Мой экземпляр книги Армстронг исчеркан вдоль и поперек, потому что история Библии кажется мне завораживающей. Ее путь от рукописных свитков до томика, который есть во всех библиотеках (а в Соединенных Штатах – еще и в ящиках прикроватных тумбочек всех отелей). Ее удивительная эволюция: сначала это были тексты с описательным и историческим посылом, то есть нехудожественные; потом они превратились в священную антологию, то есть в художественные, маскирующиеся под нехудожественные; и, наконец, была признана их символическая художественность, то есть не художественная, а маскирующаяся под нее. Но помимо этих прочтений, требующих консенсуса между теологами, Библию можно читать как поэзию, как эпос, как роман или книгу по самопомощи, потому что все классики приспосабливаются к глазам будущего читателя.
Я не могу представить себе, чтобы в моей библиотеке были книги, в которых нельзя подчеркивать. Или загибать уголки страниц. Нельзя давать почитать. Складывать в стопку. Носить на лекции. Читать в метро или в кафе. Или даже терять. Для меня это и есть библиофилия – критическая и разделенная любовь к книгам, к их истории и к их историям, к их языку, к их способности к интеллектуальному, психологическому, моральному и духовному проникновению. Поэтому я не понимаю другую библиофилию – любовь к коллекционированию хрупких, дорогих и редких изданий. Книг, которые нужно открывать в тканевых перчатках, которые нельзя дать почитать другу, а должно прятать, как сокровище (говоря про себя с искаженным алчностью лицом: «Моя прелесть…»).
Во времена Французской революции аристократов нередко «вычисляли» по их библиотекам. Кожаные переплеты, часто подписанные большими мастерами, были дорогими, как и черное дерево шкафов. Кондорсе мог бы спастись от гибели, если бы избавился от своего драгоценного томика Горация с печатью королевской типографии, который выдавал в нем фальшивого республиканца. Первым делом революционеры в конфискуемых библиотеках срывали с книг переплеты – пышные, тяжелые, монументальные, полная противоположность легкости и удобству, которые располагают к чтению.
С тех пор миллионы читателей смогли позволить себе завести личную библиотеку. Библиотеку (как ее верное отражение – книжные магазины) разнообразную по стилю и по виду, с изданиями в суперобложках с клапанами и без, разных размеров и цветов, словно бы идея современной библиотеки всё еще стремилась удалиться от образа тех благородных библиотек, в которых все экземпляры были переплетены исключительно по вкусу владельца, а не в соответствии с многообразием ее авторов и издателей. Демократичную библиотеку, где любовь к чтению, желание развлечься или тяга к знанию господствуют над любыми масками вместилища, которые, хотя и являются свидетельствами мастерства и культурной традиции, отвлекают от того, что действительно важно, – от содержания.
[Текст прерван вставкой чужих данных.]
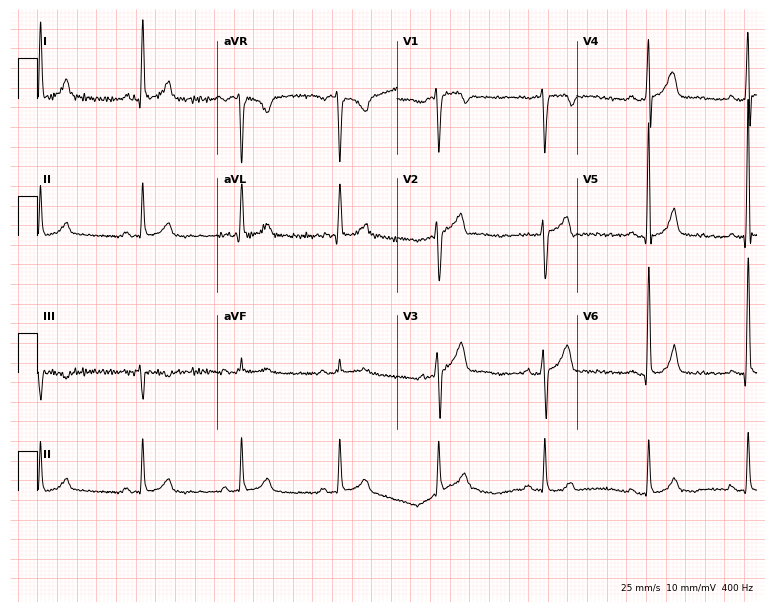
12-lead ECG from a male, 48 years old. Recorded interpretation: within normal limits.

Как нумизматика или филателия, библиофилия – это увлечение более музейное, чем жизненное. Это анахронизм, который переносит нас в эпоху, когда чтение было исключительным достоянием элиты. Демократия же – это порядок вещей, при котором могут сосуществовать республики и монархии, видеоигры и верховая езда, инженер космических систем и дровосек, ютубер и обувщик. И если ты любишь книги, хоть и не тратишь целое состояние на уникальные или экзотические издания, ты постоянно покупаешь другие книги – карманные, новинки, подержанные, – потому что страсть – это тирания. Если ты любишь книги, стены твоего дома будут покрываться полками, пока не заполнят всё свободное место. Если ты любишь книги, то со временем забудешь, что в твоем доме были стены. Если ты любишь книги, ты обречен на анахронизм, потому что цена за квадратный метр не позволяет иметь бесконечную библиотеку. Но разве не на то мы и люди, чтобы жить в состоянии постоянного противоречия?
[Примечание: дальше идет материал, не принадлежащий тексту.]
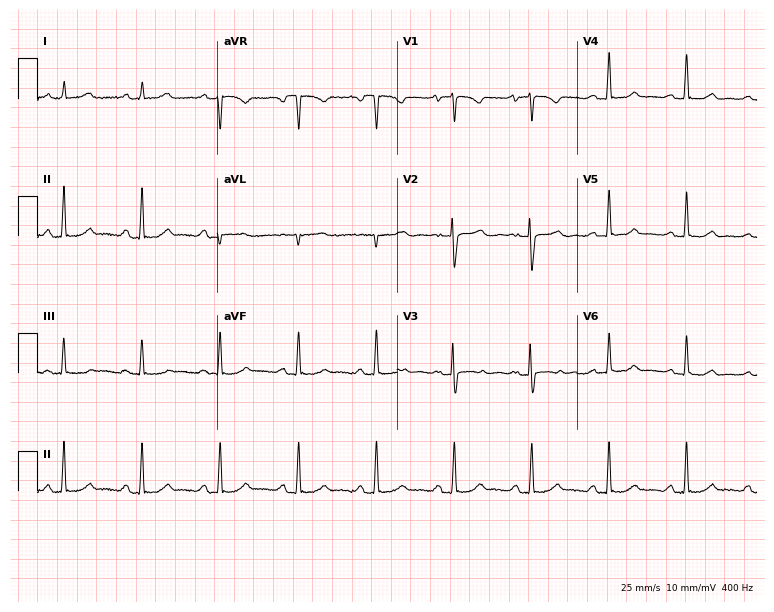
ECG — a 23-year-old female. Labelled as a normal ECG.

Я распаковываю свою библиотеку[8]
Мне было тринадцать лет и хотелось работать. От кого-то я услышал, что можно судить баскетбольные матчи и получать за это деньги, заодно мне подсказали и место, где можно подробнее разузнать об этой подработке на выходные. Мне нужен был доход, дабы я мог пополнить свои коллекции марок и романов о Шерлоке Холмсе. Я смутно помню, как зашел в офис, полный подростков, и встал в очередь перед молодым человеком, внешне больно походившим на администратора. Когда подошла моя очередь, он спросил, есть ли у меня опыт работы, и я соврал.